Sensitivity Analysis

To assess the robustness of the multinomial logistic findings, we compare our findings against the following alternative specifications: (1) excluding sample weights; (2) excluding CEM weights and variables; and (3) using a four-year college degree as a cutoff point for education. Our results are broadly consistent with these alternative specifications (see the online supplementary materials, appendix E).

Results

Describing Common Patterns of Women's Work and Family Trajectories

Using sequence and cluster analysis, we identify eight work‒family clusters that fall into the broad patterns of work‒family life courses hypothesized earlier (see Figure 1).6

H1a: Steady Work With Motherhood

Three clusters share steady, full-time LFA across the life course but differ in the timing and parity of motherhood, as well as its partnership context.

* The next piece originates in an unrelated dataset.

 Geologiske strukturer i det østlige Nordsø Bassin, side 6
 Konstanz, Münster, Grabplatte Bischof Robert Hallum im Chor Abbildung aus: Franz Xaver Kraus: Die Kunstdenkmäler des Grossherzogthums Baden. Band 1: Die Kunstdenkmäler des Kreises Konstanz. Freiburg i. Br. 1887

Working and partnered early mothers (18% of the sample) enter parenthood (coupled with partnership) early and have, on average, about two children. Women in this cluster experience steady full-time employment from ages 23 to 50, spending more than 71% of the months observed working at least full-time and only 14% not working.

Working and partnered later mothers (9% of the sample) differ from the preceding group in two important respects: they delay both partnership and motherhood, and most have only one child. On average, they spend only 16% of the observation months (from ages 23 to 50) not employed and 69% working at least full-time.

Similarly, working and single mothers (17% of the sample) spend 68% of the months between ages 23 and 50 working full-time and only 13% not working. But for most of that time they are single with children living in their household; while most enter a partnership at some point in time, these partnerships are short-lived.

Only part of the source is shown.